Удаляясь, уходя от дома, мы упорно и трудно шли к нему. Чем ближе была Германия, тем ближе был дом, тем быстрее мы возвращались в свою оборванную войной юность, которую, представлялось нам, можно еще продолжить потом.
Нам было тогда и по двадцать лет, и по сорок одновременно.
Мы мечтали вернуться в тот солнечный довоенный мир, из которого ушли, запомнив его прекрасную утреннюю яркость и тишину. Солнце казалось нам праздничным солнцем, встающим над землей каждый день по своей непреложной закономерности: трава была травой, предназначенной для того, чтобы расти, быть зеленой; фонари — для того, чтобы освещать сухой апрельский тротуар возле парков, где гремела музыка, вечернюю толпу гуляющих, в которой идешь и ты, восемнадцатилетний, загорелый, сильный.
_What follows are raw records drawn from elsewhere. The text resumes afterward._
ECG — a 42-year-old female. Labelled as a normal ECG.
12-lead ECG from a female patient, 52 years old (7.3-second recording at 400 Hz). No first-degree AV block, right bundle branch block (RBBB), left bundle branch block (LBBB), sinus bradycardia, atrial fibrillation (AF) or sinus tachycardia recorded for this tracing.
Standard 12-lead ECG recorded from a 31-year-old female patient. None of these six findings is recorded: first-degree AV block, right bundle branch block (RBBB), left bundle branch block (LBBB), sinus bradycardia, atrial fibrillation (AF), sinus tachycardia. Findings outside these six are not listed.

Все ливни тогда проходили над твоей головой, и ты был только рад блеску молний, пушечным раскатам грома и теплой влаге на губах; все улыбки в этом мире предназначались только тебе, дружба была простой и ясной, все смерти и слезы были чужими, все ненаписанные стихи должны были быть легко написаны, все несозданные картины ждали только холста, все непостроенные машины — времени. Весь мир, теплый, мягкий, прозрачно-лучезарный, лежал у твоих ног ранним голубым апрелем, обогревая добротой, радостью, ожиданием любви, — там, позади, не было ожесточенной непримиримости и ненависти, везде была разлита зеленовато-светлая акварель в воздухе; и не было жестких черных красок боли и утрат.
За долгие четыре года войны, каждый час чувствуя возле своего плеча огненное дыхание смерти, молча проходя мимо свежих бугорков с надписями химическим карандашом на дощечках, мы не утратили в себе прежний мир юности, но мы повзрослели на двадцать лет и, мнилось, прожили их так подробно, так насыщенно, что этих лет хватило бы на жизнь двум поколениям.
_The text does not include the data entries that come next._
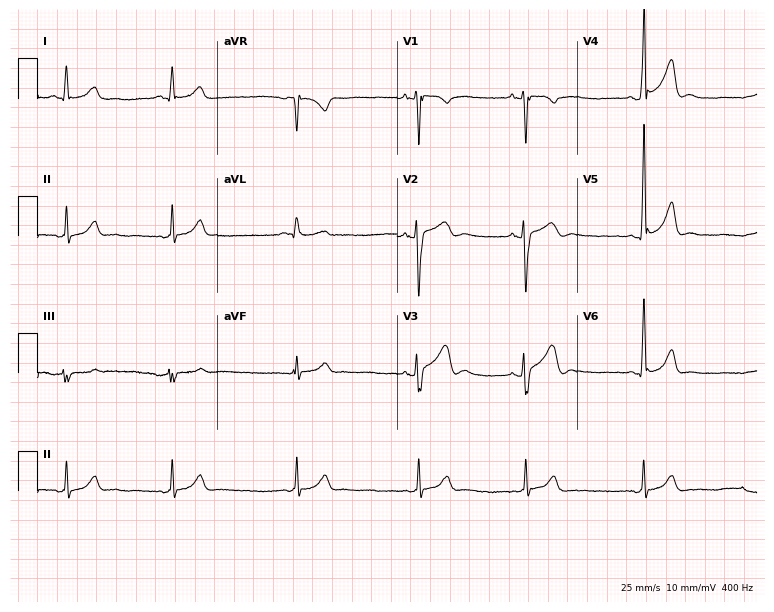
12-lead ECG from a 28-year-old male patient. Labelled as a normal ECG.
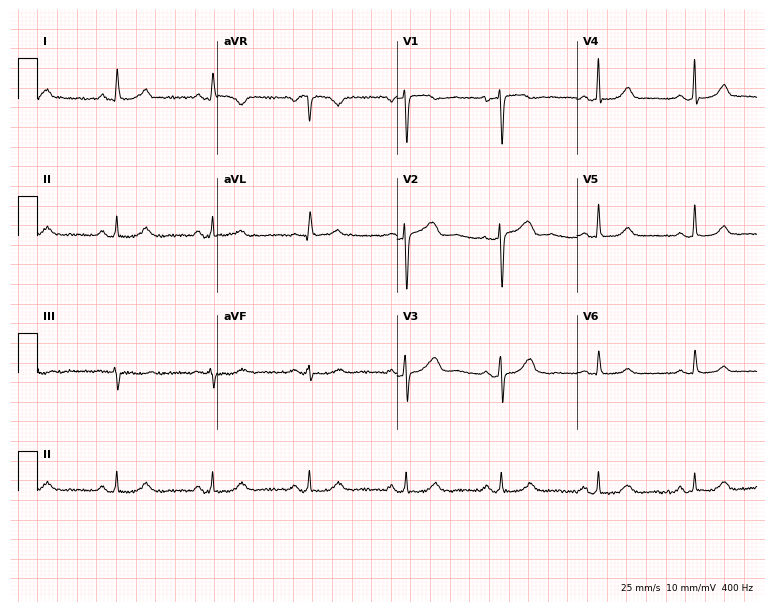
Resting 12-lead electrocardiogram. Patient: a 55-year-old woman. None of these six findings is recorded: first-degree AV block, right bundle branch block, left bundle branch block, sinus bradycardia, atrial fibrillation, sinus tachycardia. Other findings, if any, are not listed.
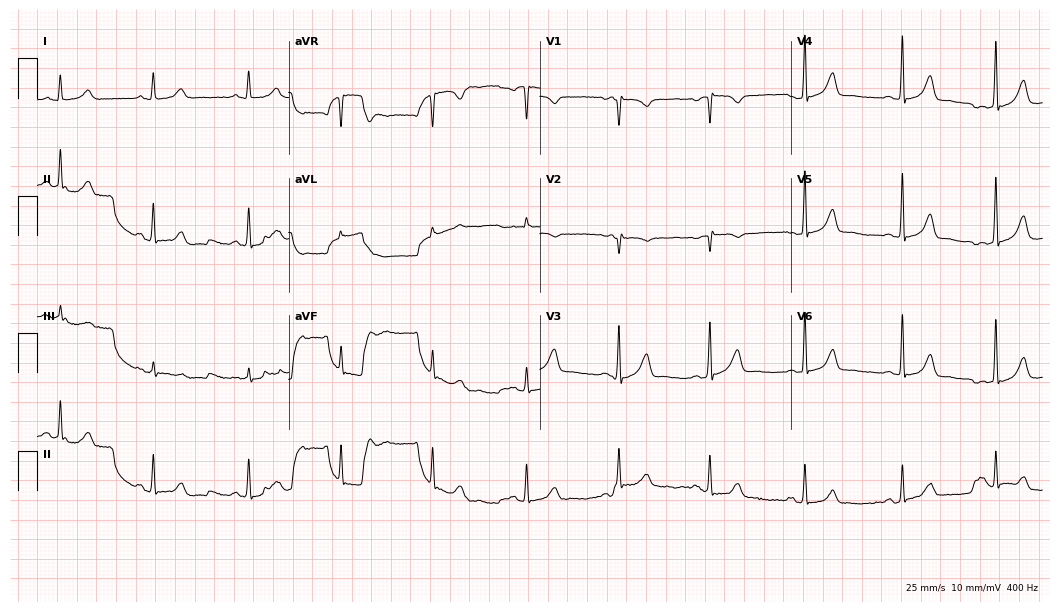
Resting 12-lead electrocardiogram. Patient: a female, 50 years old. None of these six findings is recorded: first-degree AV block, right bundle branch block, left bundle branch block, sinus bradycardia, atrial fibrillation, sinus tachycardia. Other findings, if any, are not listed.
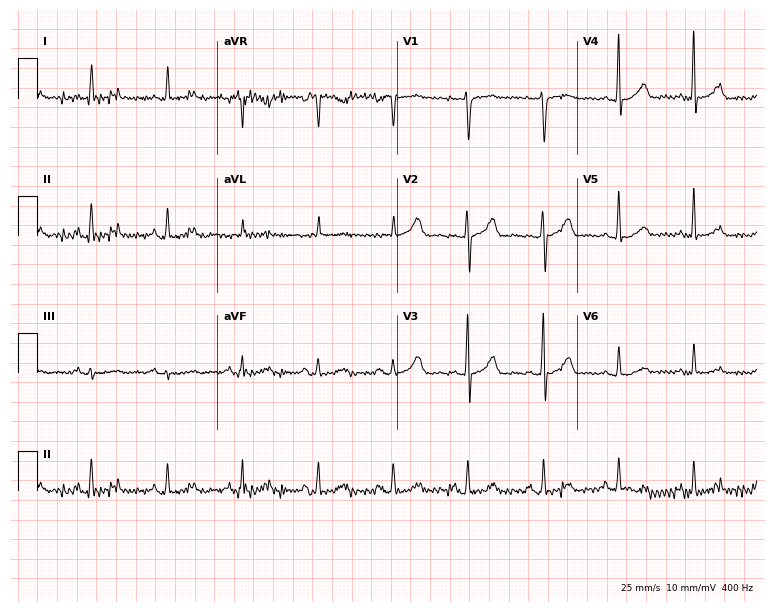
Electrocardiogram, a 59-year-old woman. Of the six screened findings (first-degree AV block, right bundle branch block, left bundle branch block, sinus bradycardia, atrial fibrillation, sinus tachycardia), none is recorded. Other findings, if any, are not listed.

Мы узнали, что мир и прочен, и зыбок. Мы узнали, что солнце может не взойти утром, потому что его блеск, его тепло может уничтожить бомбежка, тогда горизонт утонет в черно-багровой завесе дыма. Порой мы ненавидели солнце — оно обещало летную погоду и, значит, косяки пикирующих на траншеи «юнкерсов». Мы узнали, что солнце может ласково согревать не только летом, но и поздней осенью, и в жесточайшие январские морозы, но вместе с тем равнодушно и беспощадно обнажать своим светом во всех деталях недавнюю картину боя, развороченные прямыми попаданиями орудия, тела убитых, которых ты только что называл по имени. Оно, солнце, могло быть и гигантским микроскопом, выдавшим твои слезы на первой щетине щек.
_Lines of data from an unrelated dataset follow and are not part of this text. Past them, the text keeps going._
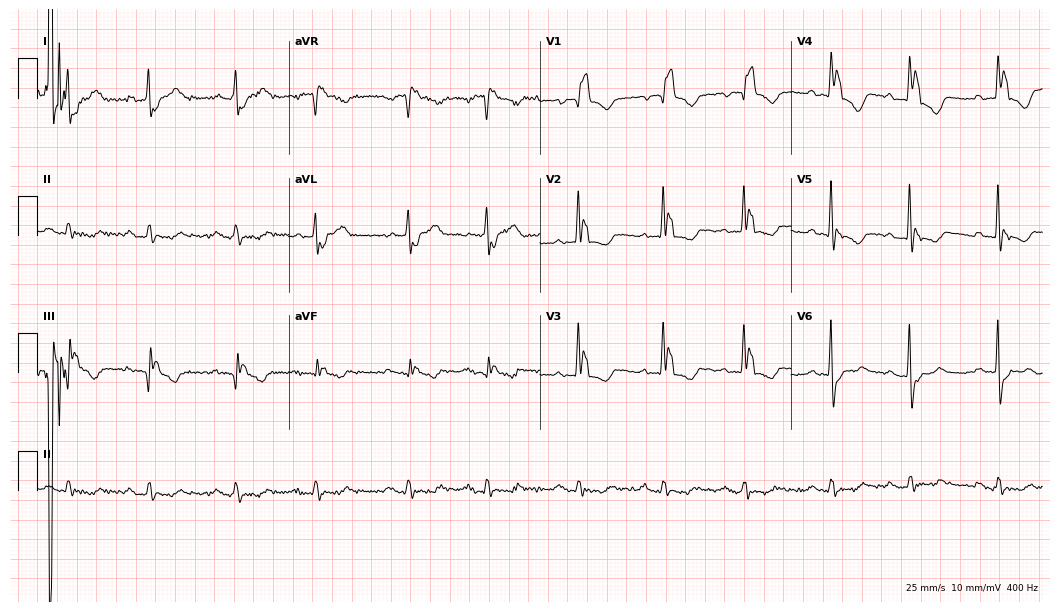
ECG (10.2-second recording at 400 Hz) — a male, 79 years old. Screened for six findings — first-degree AV block, right bundle branch block, left bundle branch block, sinus bradycardia, atrial fibrillation, sinus tachycardia — none is recorded. Only these six findings were labelled.
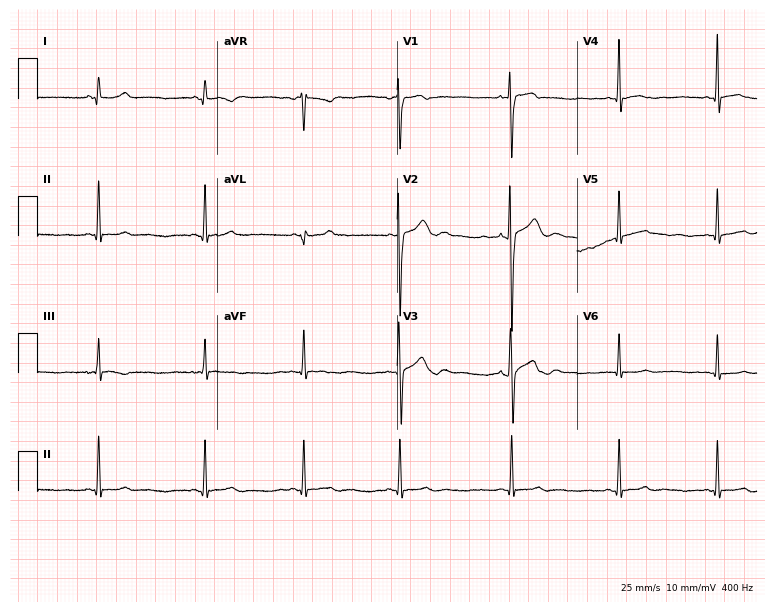
Electrocardiogram, a 17-year-old man. Of the six screened findings (first-degree AV block, right bundle branch block (RBBB), left bundle branch block (LBBB), sinus bradycardia, atrial fibrillation (AF), sinus tachycardia), none is recorded. Only these six findings were labelled.
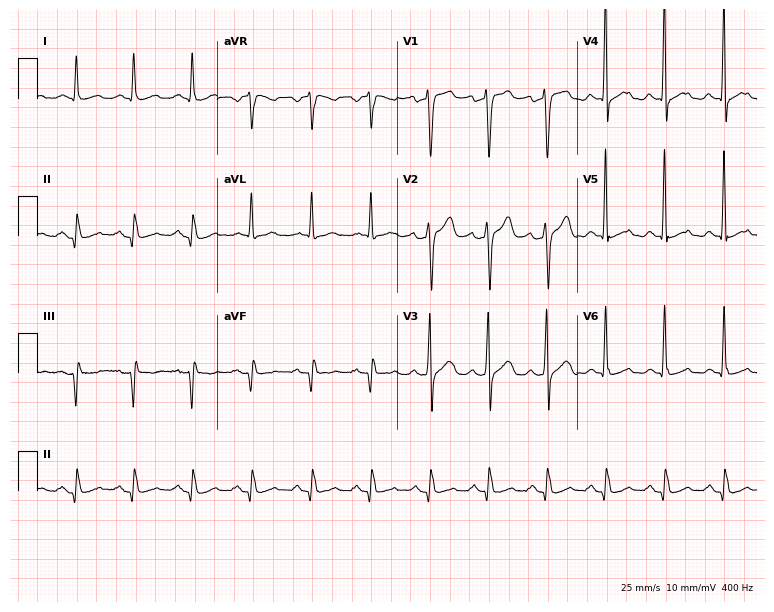
12-lead ECG from a 59-year-old man. Shows sinus tachycardia (a sinus rate of 100 beats per minute or more).

Мы узнавали мир вместе с человеческим подвигом и страданиями.
Кто из нас мог сказать раньше, что зеленая трава может быть фиолетовой, потом аспидно-черной и закручиваться спиралью, вянуть от разрывов танковых снарядов? Кто мог представить, что когда-нибудь увидит на белых женственных ромашках, этих символах любви, капли крови твоего друга, убитого автоматной очередью?
Мы входили в разрушенные, безлюдные города, дико зияющие черными пустотами окон, провалами подъездов; поваленные фонари с разбитыми стеклами не освещали толпы гуляющих на израненных воронками тротуарах, и не было слышно смеха, не звучала музыка, не загорались веселые огоньки папирос под обугленно-черными тополями пустых парков.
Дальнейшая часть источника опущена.